What you should do
How many lines in the entries below include the word "forward"? Respond with the number only.
*** Opening Material shown ***
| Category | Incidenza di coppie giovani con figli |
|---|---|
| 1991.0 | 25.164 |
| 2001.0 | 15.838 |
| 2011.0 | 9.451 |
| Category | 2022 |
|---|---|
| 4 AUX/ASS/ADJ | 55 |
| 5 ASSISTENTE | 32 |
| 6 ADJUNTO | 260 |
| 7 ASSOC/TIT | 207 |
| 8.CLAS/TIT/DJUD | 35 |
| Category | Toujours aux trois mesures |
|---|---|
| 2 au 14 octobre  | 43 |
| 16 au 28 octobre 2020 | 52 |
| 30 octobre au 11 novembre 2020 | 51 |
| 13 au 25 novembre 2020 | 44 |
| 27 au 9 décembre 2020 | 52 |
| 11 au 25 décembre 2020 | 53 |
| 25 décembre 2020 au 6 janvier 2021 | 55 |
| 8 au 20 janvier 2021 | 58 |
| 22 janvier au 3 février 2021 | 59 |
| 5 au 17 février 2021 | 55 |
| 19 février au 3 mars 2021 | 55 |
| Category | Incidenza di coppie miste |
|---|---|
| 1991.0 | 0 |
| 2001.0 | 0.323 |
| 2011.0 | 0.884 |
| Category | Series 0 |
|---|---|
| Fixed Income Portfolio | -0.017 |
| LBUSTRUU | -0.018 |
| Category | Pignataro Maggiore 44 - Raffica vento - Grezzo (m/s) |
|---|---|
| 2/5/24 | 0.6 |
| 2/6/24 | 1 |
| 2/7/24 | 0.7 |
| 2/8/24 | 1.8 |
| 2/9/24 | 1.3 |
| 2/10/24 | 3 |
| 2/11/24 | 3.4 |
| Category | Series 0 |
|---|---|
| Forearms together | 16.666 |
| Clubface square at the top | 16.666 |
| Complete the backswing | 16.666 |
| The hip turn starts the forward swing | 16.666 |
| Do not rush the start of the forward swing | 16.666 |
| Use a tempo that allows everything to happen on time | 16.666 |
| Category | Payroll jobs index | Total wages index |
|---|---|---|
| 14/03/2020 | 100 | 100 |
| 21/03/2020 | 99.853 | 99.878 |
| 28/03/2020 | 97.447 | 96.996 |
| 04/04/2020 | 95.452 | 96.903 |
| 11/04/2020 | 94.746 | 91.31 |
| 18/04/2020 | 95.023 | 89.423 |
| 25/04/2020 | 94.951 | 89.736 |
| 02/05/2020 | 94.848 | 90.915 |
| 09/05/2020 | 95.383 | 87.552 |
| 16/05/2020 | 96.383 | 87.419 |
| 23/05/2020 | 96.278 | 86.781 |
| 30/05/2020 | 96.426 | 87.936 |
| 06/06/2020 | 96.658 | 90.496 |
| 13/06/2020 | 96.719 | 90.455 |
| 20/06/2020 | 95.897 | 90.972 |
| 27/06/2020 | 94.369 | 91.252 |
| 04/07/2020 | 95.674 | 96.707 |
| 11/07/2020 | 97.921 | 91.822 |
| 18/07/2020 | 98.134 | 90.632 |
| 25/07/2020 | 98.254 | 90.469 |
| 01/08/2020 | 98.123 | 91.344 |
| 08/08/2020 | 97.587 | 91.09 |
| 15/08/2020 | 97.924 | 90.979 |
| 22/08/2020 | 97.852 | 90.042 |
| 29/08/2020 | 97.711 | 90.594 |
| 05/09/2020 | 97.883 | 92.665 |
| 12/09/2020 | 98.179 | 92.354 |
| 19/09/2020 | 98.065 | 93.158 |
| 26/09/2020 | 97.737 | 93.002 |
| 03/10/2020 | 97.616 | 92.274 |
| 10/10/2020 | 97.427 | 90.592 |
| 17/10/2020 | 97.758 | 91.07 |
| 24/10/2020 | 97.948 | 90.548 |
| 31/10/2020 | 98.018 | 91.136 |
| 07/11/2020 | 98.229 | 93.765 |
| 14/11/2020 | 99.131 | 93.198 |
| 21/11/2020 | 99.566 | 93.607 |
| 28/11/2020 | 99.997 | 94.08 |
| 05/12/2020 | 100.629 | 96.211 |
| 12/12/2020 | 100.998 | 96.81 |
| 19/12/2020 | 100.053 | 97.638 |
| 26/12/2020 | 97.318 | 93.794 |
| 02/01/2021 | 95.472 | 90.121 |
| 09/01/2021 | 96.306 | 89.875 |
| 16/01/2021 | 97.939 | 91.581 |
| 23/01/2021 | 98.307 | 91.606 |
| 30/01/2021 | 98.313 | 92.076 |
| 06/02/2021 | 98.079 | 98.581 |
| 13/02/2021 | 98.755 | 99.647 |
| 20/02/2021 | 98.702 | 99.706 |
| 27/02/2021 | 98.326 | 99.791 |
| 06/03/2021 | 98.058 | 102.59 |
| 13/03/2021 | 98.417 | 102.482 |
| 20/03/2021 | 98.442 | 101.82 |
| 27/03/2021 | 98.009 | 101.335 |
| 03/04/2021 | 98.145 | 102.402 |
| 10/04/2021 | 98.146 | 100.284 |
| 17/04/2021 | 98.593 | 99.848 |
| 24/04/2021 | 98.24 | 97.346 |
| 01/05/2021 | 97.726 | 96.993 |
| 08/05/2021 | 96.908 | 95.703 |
*** Closing Material shown ***
Reply to the task
2